Perez’ attorney David Seid said in court Friday if Perez receives a sentence that is more than one year for the interference conviction, it automatically becomes an aggravated felony under federal law, which is a deportable offense.

“After 26 lawful years here, he could be forcibly removed. ... I can’t come here and say, ‘Judge, if you give him more than a year, he’s going to be deported.’ But certainly there’s the potential. That’s what the issue is. Those are the harsh collateral consequences, particularly if he’s found to have committed what’s called in (Title) 8 U.S.C. Section 1227 an aggravated felony.”

That section of the United States Code states any alien, legal or illegal, can be removed from the country if he or she falls into a class of “deportable aliens,” as listed in the law. One such deportable offense is any alien who is convicted of an aggravated felony, or an alien who is convicted of a crime for which a sentence of one year or longer is imposed.

Seid requested Pallenberg sentence Perez to serve 364 days in prison.

“We’re asking for one less day which should keep him here,” Seid said, adding immigration experts he consulted with could not say for sure if Perez would be deported.

“But certainly if this is made an aggravated felony, it subjects him to that risk,” he said.

Seid requested Pallenberg consider two mitigators to lessen Perez’s sentence: a statutory mitigating factor, arguing the interference charge was the least serious in its class, which Pallenberg denied, and a non-statuary mitigating factor in light of the possibility of deportation.

Alaska statutes do not list deportation, or collateral consequences, as a sentencing mitigator. Only the panel of three can find the existence of a non-statutory mitigator, meaning Pallenberg was unable to consider it.

Assistant District Attorney Angie Kemp requested Perez serve three years flat in prison — 2 1/2 for the interference and drug charges and six months for the assault charge. She argued the court should not consider the non-statutory mitigating factor, and that “manifest injustice” would not arise if the court did not consider them. She urged Pallenberg not to refer the case to the three-judge panel.

Pallenberg granted Seid’s request to refer the case, and recommended the panel sentence Perez to serve 364 days on the interference charge and 364 days on the drug charge, as well as impose the entire suspended 437 days sentence from the 2010 case. That totals roughly 2 1/2 years in prison, which fits within the presumptive range of one to three years, he said.

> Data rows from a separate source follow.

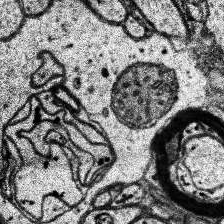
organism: Human
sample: Temporal Lobe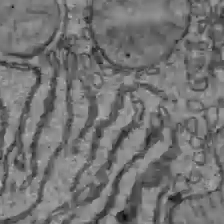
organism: C57BL Mouse
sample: Liver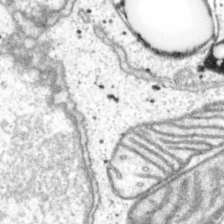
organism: Human
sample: HeLa cells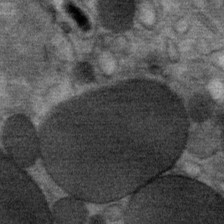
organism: Mouse
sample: Mouse Salivary gland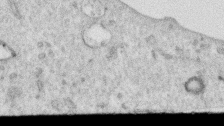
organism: Human
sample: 1205lu cells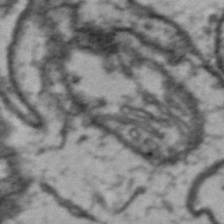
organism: Drosophila
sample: Brain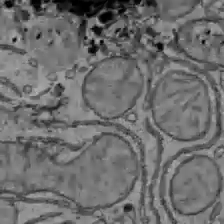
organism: C57BL Mouse
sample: Liver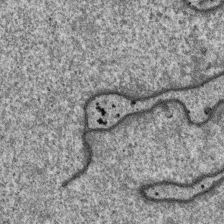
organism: Human
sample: Lung epithelial cells, uninfected (mock) control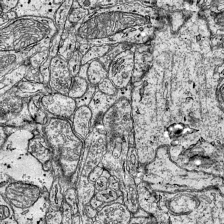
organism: Mouse
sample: Visual Cortex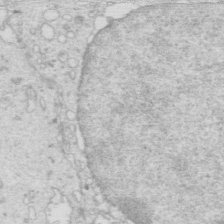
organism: Mouse
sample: Multiciliated cells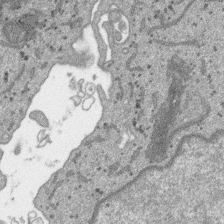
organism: Human
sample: Lung epithelial cells infected with SARS-CoV-2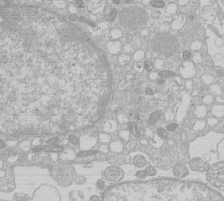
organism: Human
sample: Macrophage cells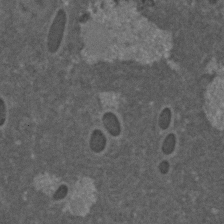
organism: C. elegans
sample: C. elegans embryo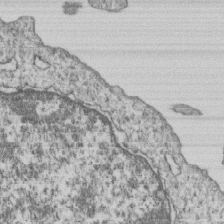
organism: Human
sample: MDA-MB-231 cells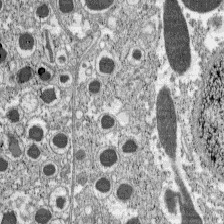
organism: C57BL Mouse
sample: Pancreatic islet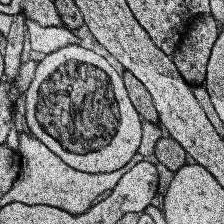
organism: Human
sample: Temporal Lobe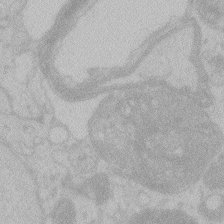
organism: Zebrafish
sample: Macrophage infected with Toxoplasma gondii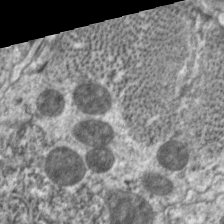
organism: C. elegans
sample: Pharynx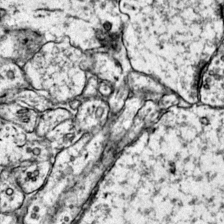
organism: Mouse
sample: Primary visual cortex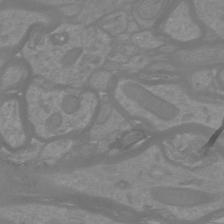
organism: Mouse
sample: Cortical neurons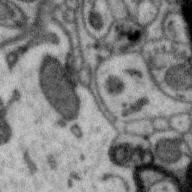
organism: Zebra finch
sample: Brain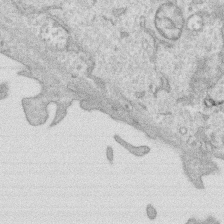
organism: Human
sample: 1205lu cells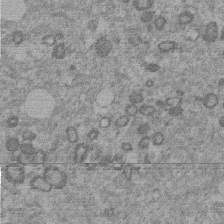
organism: Mouse
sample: Dividing mouse embryo 1 cell stage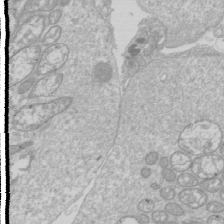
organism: Drosophila
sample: Cell division; meiosis; drosophila spermatocytes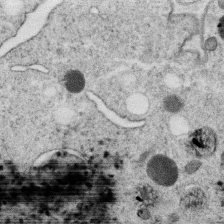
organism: C. elegans
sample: C. elegans oocyte; sperm cells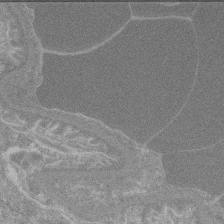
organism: Mouse
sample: Glomerulus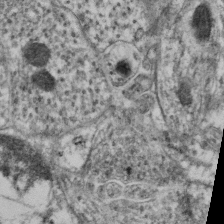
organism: Mouse
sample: Neocortex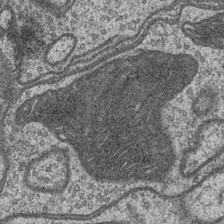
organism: Drosophila
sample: Optic medulla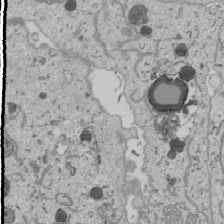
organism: Human
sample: Mitochondria in U2OS cells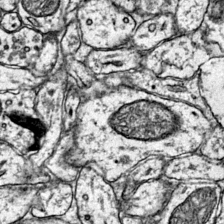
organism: Mouse
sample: Primary visual cortex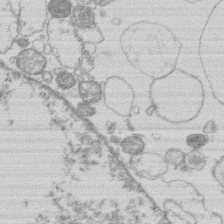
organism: Human
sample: Macrophage cells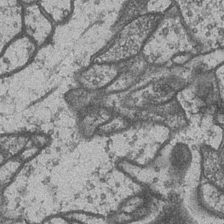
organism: Drosophila
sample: Optic medulla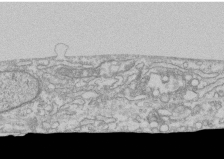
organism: Human
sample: CRL-1474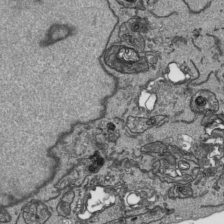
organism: Human
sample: Mitochondria in HCT116 cells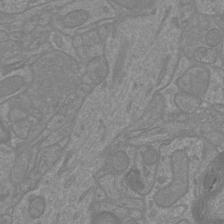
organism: Mouse
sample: Cortical neurons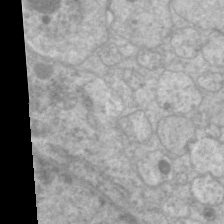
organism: C. elegans
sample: Pharynx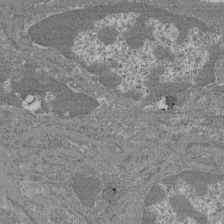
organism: Mouse
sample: Glomerulus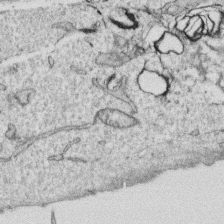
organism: Human
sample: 1205lu cells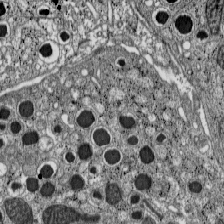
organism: C57BL Mouse
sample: Pancreatic islet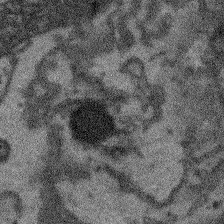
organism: Arabidopsis thaliana
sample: Root tip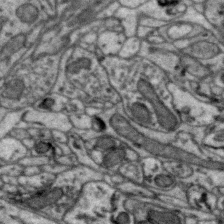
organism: Zebra finch
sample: Brain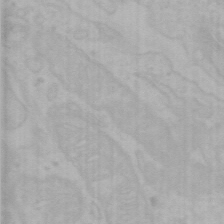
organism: Mouse
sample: Choroid plexus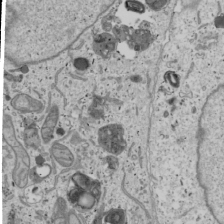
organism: Human
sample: Mitochondria in U2OS cells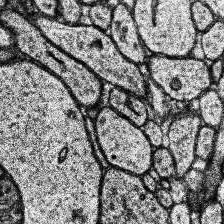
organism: Human
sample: Temporal Lobe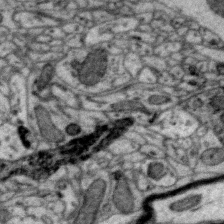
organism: Zebra finch
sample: Brain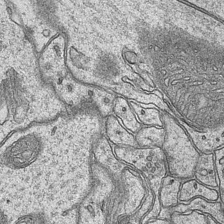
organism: Mouse
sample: CA1 Hippocampus

Perez told the judge he immigrated to the United States as a young boy with his family, and that he has lived in this country since. He expressed regret for his actions both inside and outside of the jail.

Perez, who did construction work in Juneau, was arrested in January of 2011 when a drug dealer told Juneau Police Department officers he bought drugs from Perez out of his Switzer Village trailer park. JPD obtained a search warrant for Perez and the trailer, and found a tin that contained individually wrapped packages of heroin.

Pallenberg noted during Friday’s hearing that Perez’s role in the drug operation was unclear, from what he gathered from the trial.

“It’s not 100 percent clear what was going on in that trailer, who was doing what in the drug operation there,” the judge said. “It’s likely that Mr. Perez was a lesser player in the operation. I’m not 100 percent certain of that, but ... there were more responsible for the drug operation than Mr. Perez.”

The state will have a chance to respond to Pallenberg’s referral. A timeline was not provided on when the three-judge panel will hear the matter on whether deportation qualifies as a non-statutory mitigator.

If the panel finds that deportation does not qualify as a mitigator, it can reject the defendant’s argument and sentence the defendant according to the presumptive term, 1-3 years, leaving deportation as a possibility.

Editor's note: The Empire incorrectly reported the year in which Perez was arrested. It has now been corrected.